In the preparation method of 5. adefovir ester methyl ester (III), it is refining adopts silica gel column chromatography method, and eluent adopts ethanol/methylene system, particular methanol: methylene dichloride=1: 25 ~ 35.
(2) preparation of [[2-(6-amino-9H-purine-9-base)-oxyethyl group] methyl] phosphonic acids (oxy acid methyl neopentyl) (ethyl) ester (IV)
1. the preparation of adefovir ester ethyl ester impurity (IV) with Adefovir list trimethylacetic acid methyl esters (II) for raw material, drip at a slow speed oxalyl chloride under catalyzer existence condition and carry out chloro, then esterification is carried out, temperature of reaction with ethanol: room temperature after first cryosel bath.
In the preparation method of 2. adefovir ester ethyl ester impurity (IV), solvent for use is selected from acetone, tetrahydrofuran (THF), methylene dichloride, chloroform, ethyl acetate, Pyrrolidine, pyridine, N-methylpyrrole piperazine ketone.
In the preparation method of adefovir ester ethyl ester impurity (IV), Adefovir list trimethylacetic acid methyl esters (II) is 1: 1.0 ~ 1.5 with the mol ratio of oxalyl chloride, Adefovir list trimethylacetic acid methyl esters (II) is 1: 1.5 ~ 2.5 with the mol ratio of ethanol, and Adefovir list trimethylacetic acid methyl esters (II) is 1: 15 ~ 25 with the mass volume ratio of solvent.
Chloride is carried out, this catalyzer mainly DMF, DMA and pyridine under needing catalyzer to exist in the preparation method of 3. adefovir ester ethyl ester impurity (IV).
In the preparation method of 4. adefovir ester ethyl ester impurity (IV), with the larger solvent extraction of polarity, solvent for use be selected from methyl alcohol, ethanol, Virahol, propyl carbinol, ethyl acetate, methylene dichloride, chloroform, tetrahydrofuran (THF), toluene, acetone.The preferred methylene dichloride range of solvents of the present invention.
In the preparation method of 5. adefovir ester ethyl ester impurity (IV), it is refining adopts silica gel column chromatography method, and eluent adopts ethanol/methylene system, particular methanol: methylene dichloride=1: 25 ~ 35.

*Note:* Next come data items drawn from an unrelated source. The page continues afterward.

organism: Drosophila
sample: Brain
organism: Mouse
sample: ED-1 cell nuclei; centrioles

(3) preparation of [[2-(6-pivalyl amino-9H-purine-9-base)-oxyethyl group] methyl] phosphonic acids two (oxy acid methyl neopentyl) ester (V)
1. adefovir ester amide impurities (V) is with adefovir ester (I) for raw material, drips pivaloyl chloride and carries out amidation and obtain, amidate action temperature: room temperature after the bath of first cryosel under acid binding agent existence condition.

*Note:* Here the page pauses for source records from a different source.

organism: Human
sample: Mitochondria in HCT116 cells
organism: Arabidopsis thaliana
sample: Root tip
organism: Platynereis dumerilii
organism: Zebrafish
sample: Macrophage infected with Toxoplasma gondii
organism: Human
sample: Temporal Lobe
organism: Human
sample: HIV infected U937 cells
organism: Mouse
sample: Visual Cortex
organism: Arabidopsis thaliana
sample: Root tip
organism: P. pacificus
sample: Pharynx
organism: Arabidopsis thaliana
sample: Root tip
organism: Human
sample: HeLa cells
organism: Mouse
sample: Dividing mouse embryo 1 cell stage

In the preparation method of 2. adefovir ester amide impurities (VI), solvent for use is selected from methyl alcohol, ethanol, Virahol, propyl carbinol, acetone, tetrahydrofuran (THF), methylene dichloride, chloroform, ethyl acetate, Pyrrolidine, N-Methyl pyrrolidone, DMF.

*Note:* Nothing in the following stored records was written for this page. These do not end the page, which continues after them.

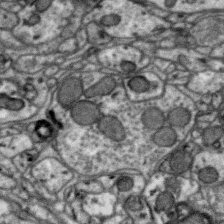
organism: Zebra finch
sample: Brain
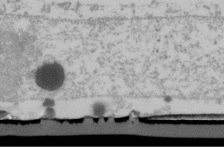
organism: Human
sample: U2-OS cells
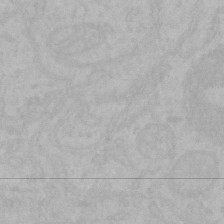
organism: Mouse
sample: Choroid plexus
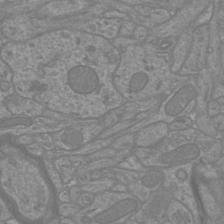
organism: Mouse
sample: Cortical neurons
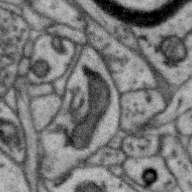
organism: Zebra finch
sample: Brain
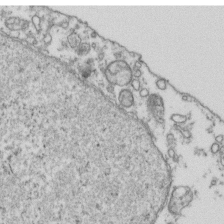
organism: Human
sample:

In the preparation method of adefovir ester amide impurities (V), adefovir ester (I) with the mol ratio of pivaloyl chloride is: 1: 1.0 ~ 1.5; Adefovir ester (I) is 1: 15 ~ 25 with the mass volume ratio of solvent.
3. drip pivaloyl chloride under acid binding agent existence condition and obtain adefovir ester amide impurities (V), wherein, described acid binding agent is selected from triethylamine and pyridine, and adefovir ester (I) is 1: 1.2 ~ 1.8 with the mol ratio of acid binding agent.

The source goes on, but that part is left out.